Pursuant to the letter agreement, NovAccess also issued to AJB a common stock purchase warrant (the "warrant") to purchase 1.0 million shares of the company’s common stock for $0.20 a share. The warrant expires on February 9, 2028.

In connection with loans previously provided by AJB, we had issued two warrants to AJB to acquire up to 1.5 million shares of our stock for $1.50 a share. Pursuant to the letter agreement, the exercise price of these warrants was reduced to $0.20 a share.

The Anderson loan agreement and the AJB letter agreement and warrant are filed as exhibits to this Current Report on Form 8-K. The descriptions above are qualified in their entirety by reference to the full text of these documents.

Item 2.03 Creation of a Direct Financial Obligation or an Obligation under an Off-Balance Sheet Arrangement of a Registrant.

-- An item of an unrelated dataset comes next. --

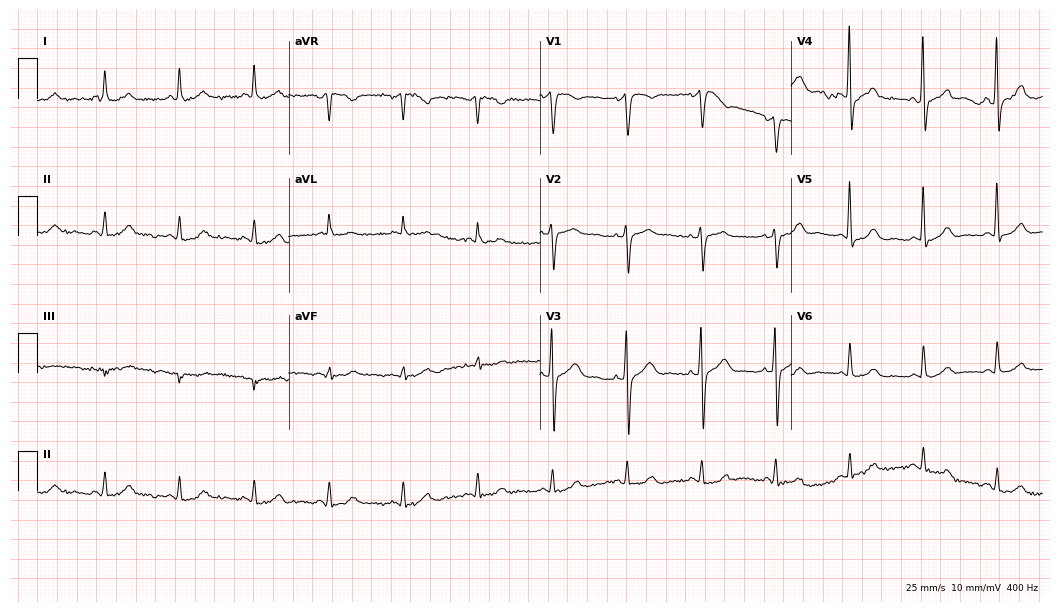
12-lead ECG (10.2-second recording at 400 Hz) from an 81-year-old male. Screened for six findings — first-degree AV block, right bundle branch block, left bundle branch block, sinus bradycardia, atrial fibrillation, sinus tachycardia — none is recorded.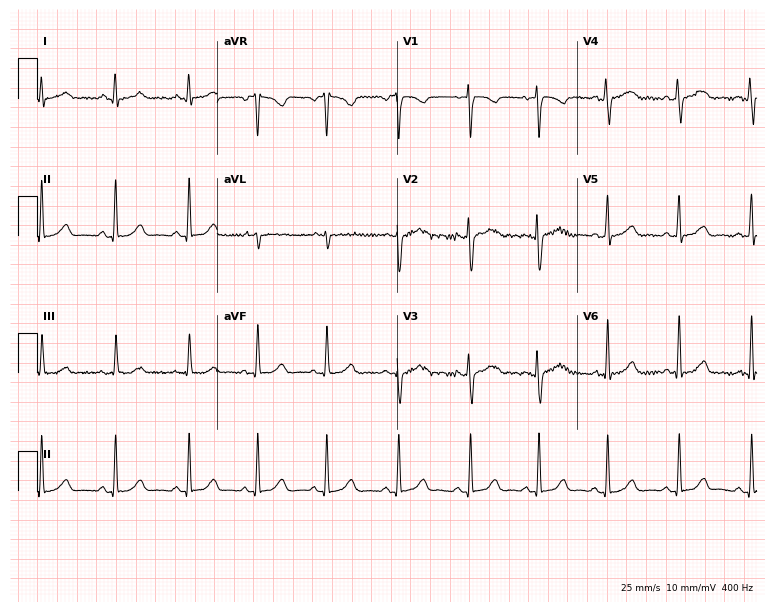
12-lead ECG (7.3-second recording at 400 Hz) from a 23-year-old female. Labelled as a normal ECG.

The disclosure included under Item 1.01 above is incorporated by reference to this Item 2.03.

Item 3.02 Unregistered Sales of Equity Securities.

The disclosure included under Item 1.01 above is incorporated by reference to this Item 3.02. The issuances of the commitment fee shares and warrant to AJB were exempt from registration under Section 4(a)(2) of the Securities Act of 1933.